O quinto e mais novo exemplar da série São Paulo dos Mortos, escrito por Daniel Esteves, traz 3 histórias inéditas e completas nessa São Paulo pós apocalíptica infestada de zumbis. E antes que alguém pergunte, não é preciso ler as anteriores para entender essas novas histórias, isso é respeito para com os leitores! Lembrando que todas as histórias são escritas por Daniel Esteves, vamos agora falar das histórias:
Diário do Fim do Mundo tem desenhos de Kris Zullo e trata de um jornal distribuído na São Paulo dos mortos por um veterano jornalista, Vlad, e sua intrépida assistente, Deborah. Eles improvisam, escrevem, editam, imprimem e distribuem um jornal impresso como dá, para que informações de qualidade cheguem a um maior número de vivos que podem escapar da pandemia zumbi e dos próprios zumbis. Mas, no vácuo de poder legal e institucional, vivos mal-intencionados ganham poderes políticos reais nesse novo mundo caótico. A última notícia publicada pelo jornal irritou gente poderosa o suficiente para Deborah perceber fogo na redação do jornal e partir em disparada para salvar Vlad desse incêndio. É um conto, se eu falar só um pouco a mais, entrego o final e o meio. É a história da capa e é a melhor da edição.
Amor, Drone e Cigarros tem desenhos e arte-final de Carlos Gritti e esboços de Samuel Bono. Um stalker usa um drone para espionar uma garota que se sente visivelmente incomodada com a situação. Um dia, em vez de tentar derrubar o drone, a garota resolve colar um bilhete na máquina com durex. O stalker entende este gesto como um gesto de amor e sai de sua casa para se encontrar com a garota. Mas estamos num mundo de zumbis, tudo o que não está certo sempre pode dar ainda mais errado.

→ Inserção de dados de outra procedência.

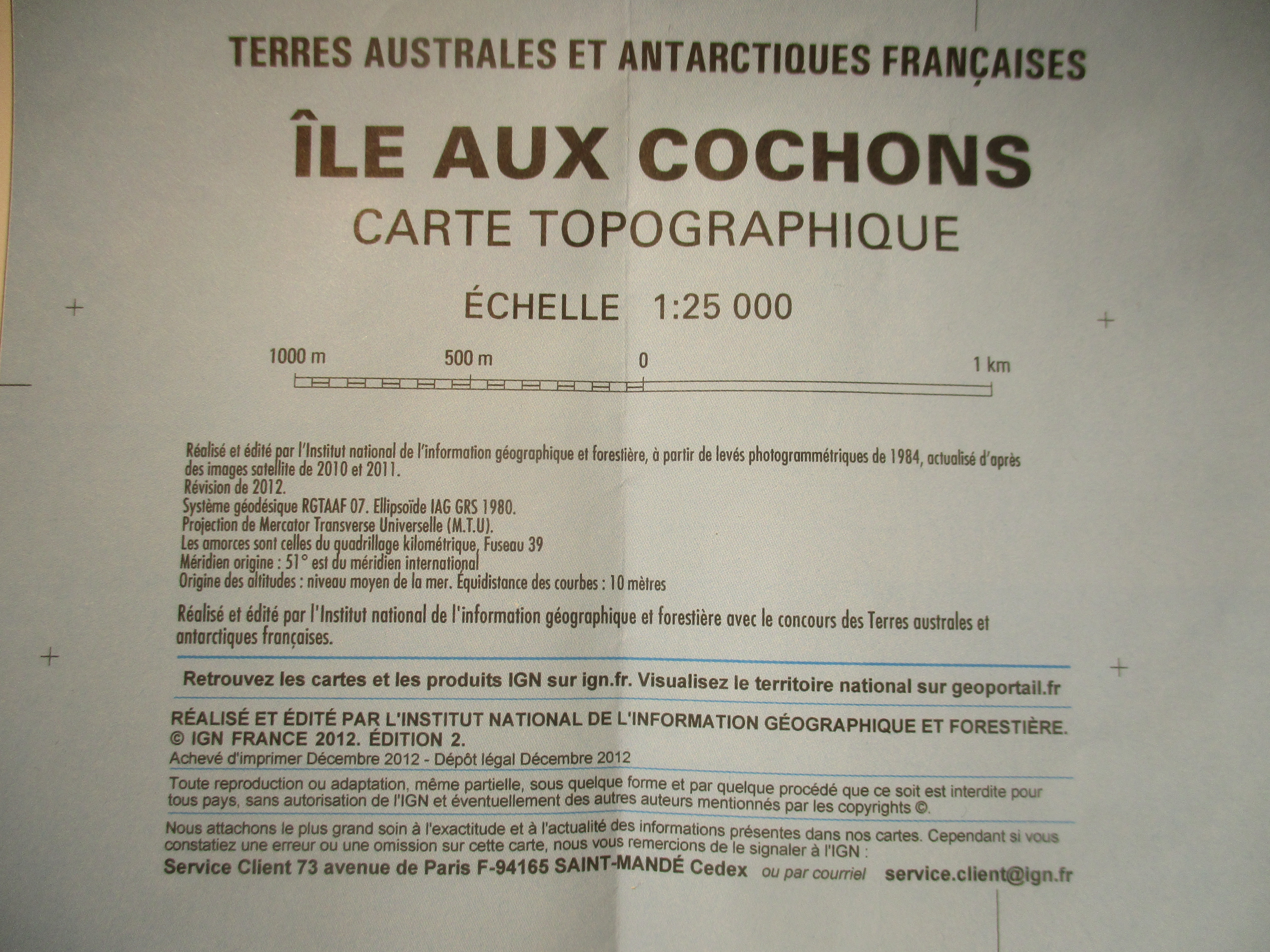 description de la carte 4450C par IGN, avec l'historique de la carte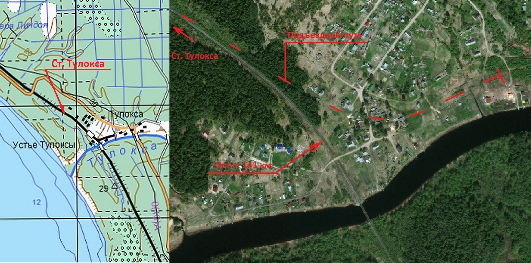 Схема подъездного пути ст. Тулокса.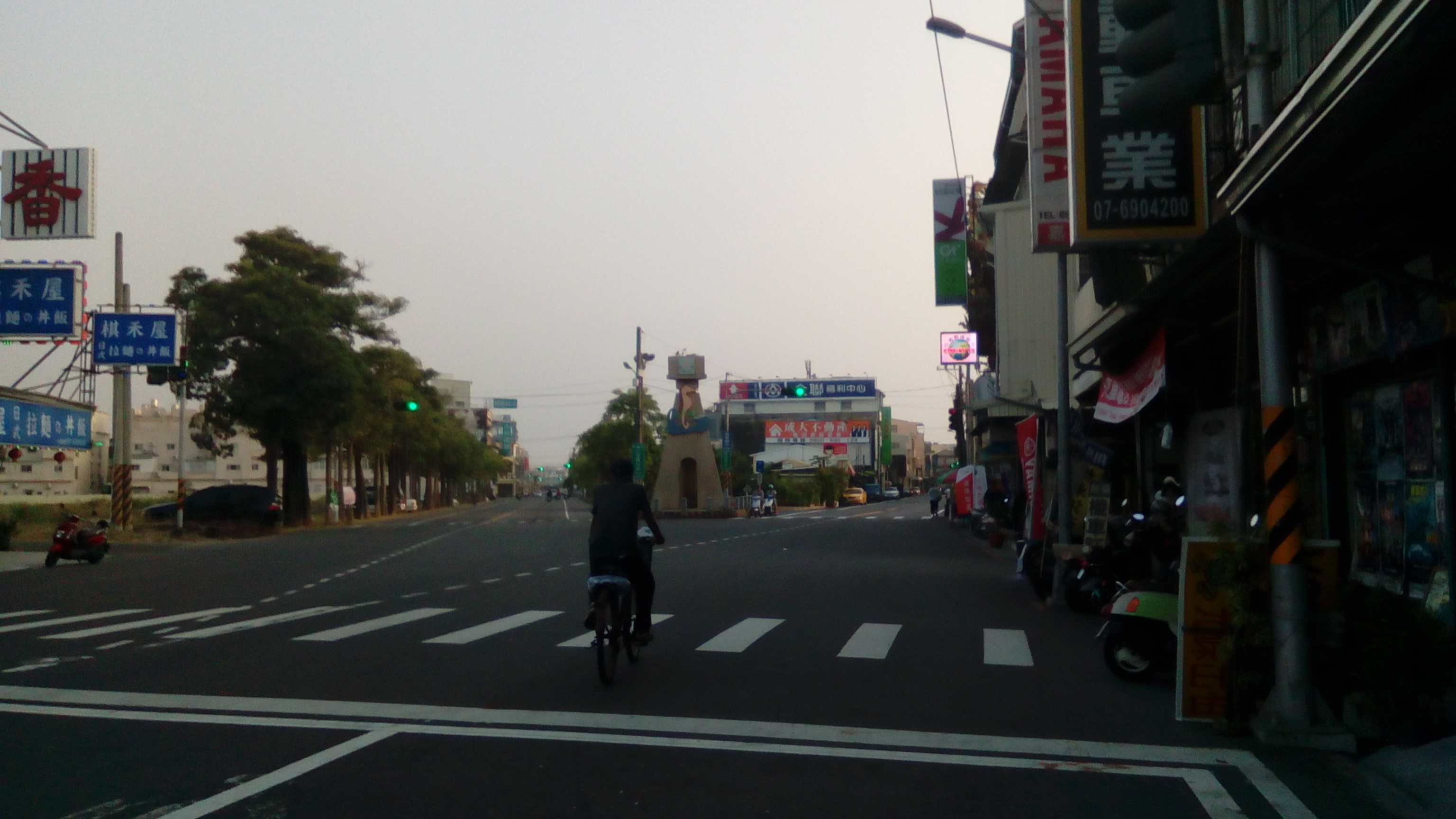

Gibis São Um Ótimo Remédio tem desenhos de Fred Hildebrand e traz de volta o Morto Boy. Nessa história, nosso simpático moto boy do fim do mundo precisa conseguir um remédio com uma mulher conhecida como a Farmacêutica, que curte mangás e quer uma edição rara que nosso herói não tem. Assim sendo, ela propõe que ele a leve na garupa para uma das gibiterias da cidade. Será que ele conseguirá o mangá raro que é o preço do remédio para o tiozinho diabético?
A parte gráfica e a narrativa gráfica delas são igualmente excelentes, minha predileção pela primeira história (que é o destaque da capa) se deu pelo texto. Cada desenhista imprime um traço e um estilo diferente, mas tudo se conversa. Em todas as histórias, a São Paulo dos mortos é suja e os mortos-vivos não são as únicas ameaças aos protagonistas.
Como já dito, são 3 histórias inéditas e completas, de modo que a leitura dos anteriores não é obrigatória. São Paulo dos Mortos V tem capa cartão, lombada canoa, miolo em preto e branco, R$25,00 (mais eventual frete) no site da Zapata Edições. É uma excelente pedida para quem gosta de quadrinhos de modo geral, terror e histórias de mortos-vivos mais especificamente.
É São Paulo, é Brasil e é o jeito de falar dos paulistas ao contar esse tipo de história; isso é que dá um diferencial. Só não entendi porque grawlixes substituíram os palavrões, afinal, as maiores violências desse tipo de história não são verbais. Enfim, caso sua criança não tenha medo, ela verá violência, terror e horror, mas não palavrões. Indicado para todas as idades? Veja bem, é terror...
Boas leituras e, se puder, bons sonhos, hahahahahahaha!